Shown below are entries with pictures; the line with "sample: Macrophage cells" through the line with "sample: HIV infected U937 cells" is the span to retype exactly, and the pictures stay out.

(Collection entries)
□ □ □ □ □ □ □

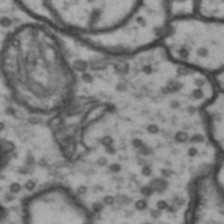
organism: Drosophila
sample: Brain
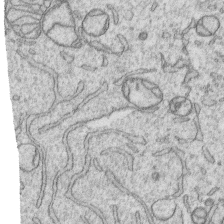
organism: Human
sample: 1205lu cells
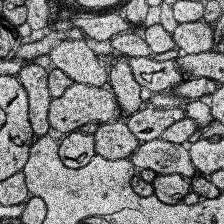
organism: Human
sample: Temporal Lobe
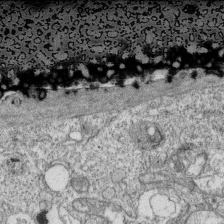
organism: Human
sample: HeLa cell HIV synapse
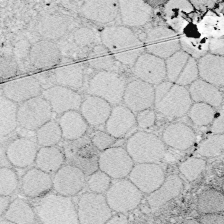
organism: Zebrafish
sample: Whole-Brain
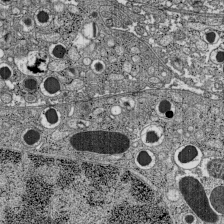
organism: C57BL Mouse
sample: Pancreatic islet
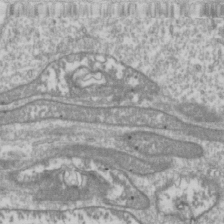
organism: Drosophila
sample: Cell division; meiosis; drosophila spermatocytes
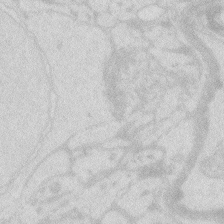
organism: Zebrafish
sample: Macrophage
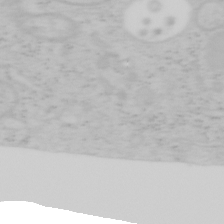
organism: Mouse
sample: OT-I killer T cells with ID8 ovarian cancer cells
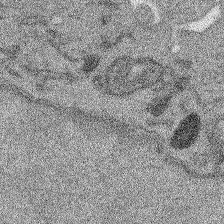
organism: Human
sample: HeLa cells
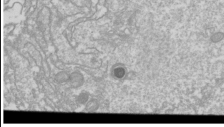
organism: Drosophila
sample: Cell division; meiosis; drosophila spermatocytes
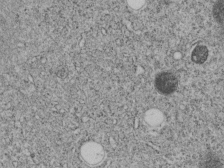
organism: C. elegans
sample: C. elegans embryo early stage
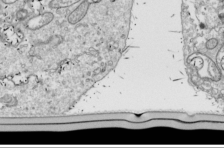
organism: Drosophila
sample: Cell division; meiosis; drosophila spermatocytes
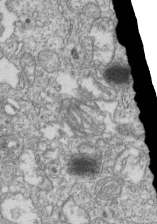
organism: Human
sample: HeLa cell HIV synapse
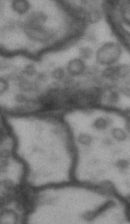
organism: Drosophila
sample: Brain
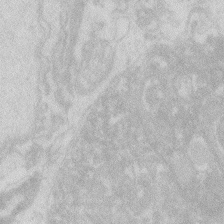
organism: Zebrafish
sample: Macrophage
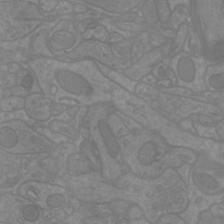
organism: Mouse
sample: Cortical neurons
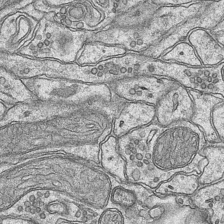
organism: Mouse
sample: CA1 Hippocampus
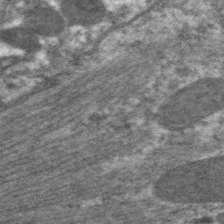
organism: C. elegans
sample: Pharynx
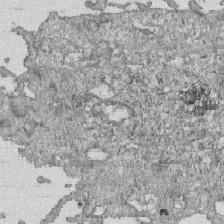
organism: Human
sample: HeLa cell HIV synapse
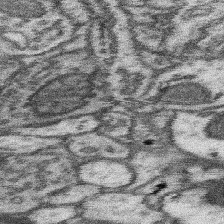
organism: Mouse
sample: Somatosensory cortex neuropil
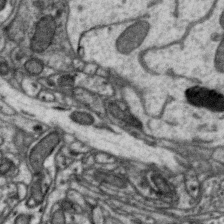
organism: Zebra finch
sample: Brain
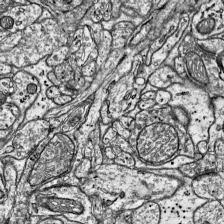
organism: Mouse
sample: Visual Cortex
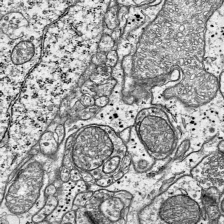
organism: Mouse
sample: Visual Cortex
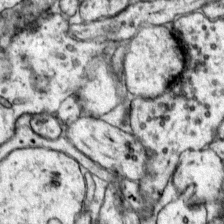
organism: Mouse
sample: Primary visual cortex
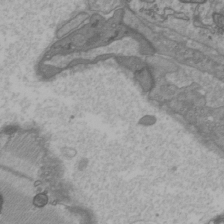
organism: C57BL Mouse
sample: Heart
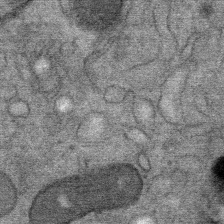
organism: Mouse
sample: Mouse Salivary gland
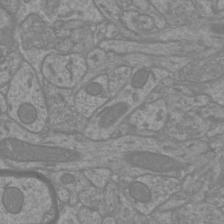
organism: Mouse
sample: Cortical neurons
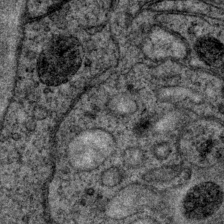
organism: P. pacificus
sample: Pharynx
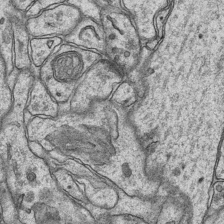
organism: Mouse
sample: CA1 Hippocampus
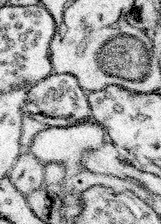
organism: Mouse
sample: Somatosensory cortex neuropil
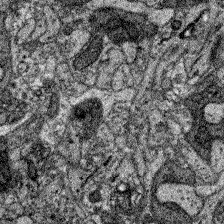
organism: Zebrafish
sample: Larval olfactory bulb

□ □ □ □ □ □ □

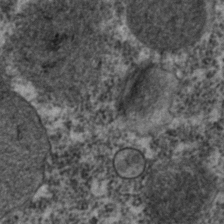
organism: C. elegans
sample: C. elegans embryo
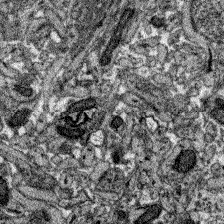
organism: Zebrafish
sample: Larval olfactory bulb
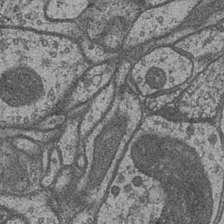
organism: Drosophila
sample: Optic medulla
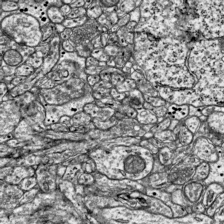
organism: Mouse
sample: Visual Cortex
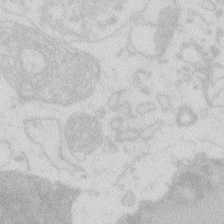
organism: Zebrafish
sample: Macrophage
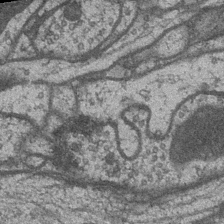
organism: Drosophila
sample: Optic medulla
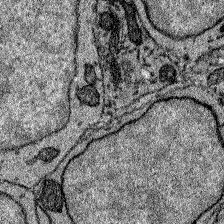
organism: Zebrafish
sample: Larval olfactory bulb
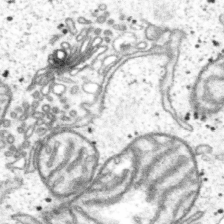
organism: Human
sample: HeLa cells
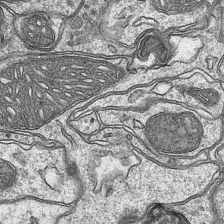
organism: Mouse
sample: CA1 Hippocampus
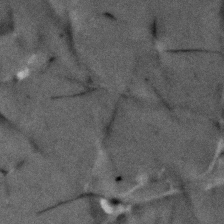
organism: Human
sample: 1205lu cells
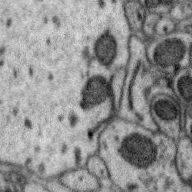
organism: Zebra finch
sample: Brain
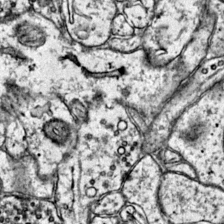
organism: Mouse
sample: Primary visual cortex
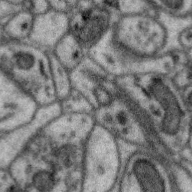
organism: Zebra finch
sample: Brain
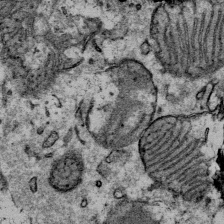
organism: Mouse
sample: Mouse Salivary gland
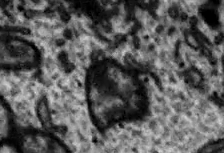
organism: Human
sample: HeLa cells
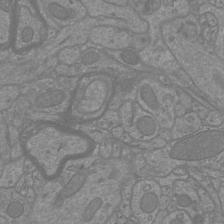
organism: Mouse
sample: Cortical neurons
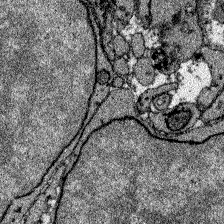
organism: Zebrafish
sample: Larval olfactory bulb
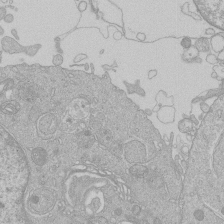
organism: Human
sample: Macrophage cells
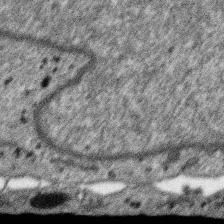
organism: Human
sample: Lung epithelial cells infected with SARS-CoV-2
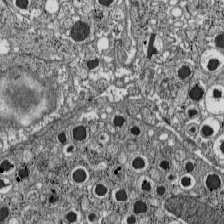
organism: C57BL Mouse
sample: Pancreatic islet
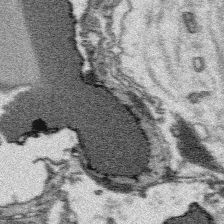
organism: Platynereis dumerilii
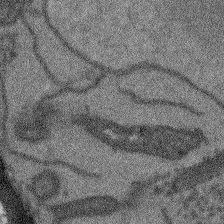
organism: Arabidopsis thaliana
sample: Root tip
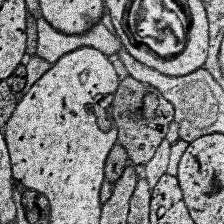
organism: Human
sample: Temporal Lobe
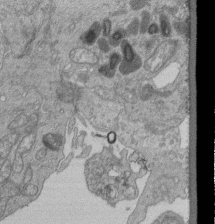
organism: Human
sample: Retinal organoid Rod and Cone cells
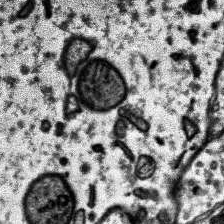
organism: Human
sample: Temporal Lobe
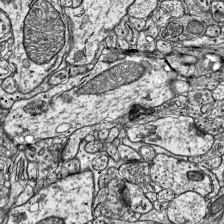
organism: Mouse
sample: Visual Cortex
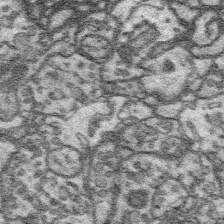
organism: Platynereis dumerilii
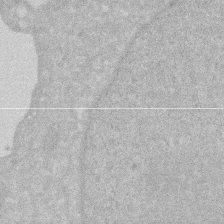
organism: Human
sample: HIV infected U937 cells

□ □ □ □ □ □ □

# TASK OUTPUT
sample: Macrophage cells
organism: Human
sample: Lung epithelial cells infected with SARS-CoV-2
organism: C57BL Mouse
sample: Pancreatic islet
organism: Platynereis dumerilii
organism: Arabidopsis thaliana
sample: Root tip
organism: Human
sample: Temporal Lobe
organism: Human
sample: Retinal organoid Rod and Cone cells
organism: Human
sample: Temporal Lobe
organism: Mouse
sample: Visual Cortex
organism: Platynereis dumerilii
organism: Human
sample: HIV infected U937 cells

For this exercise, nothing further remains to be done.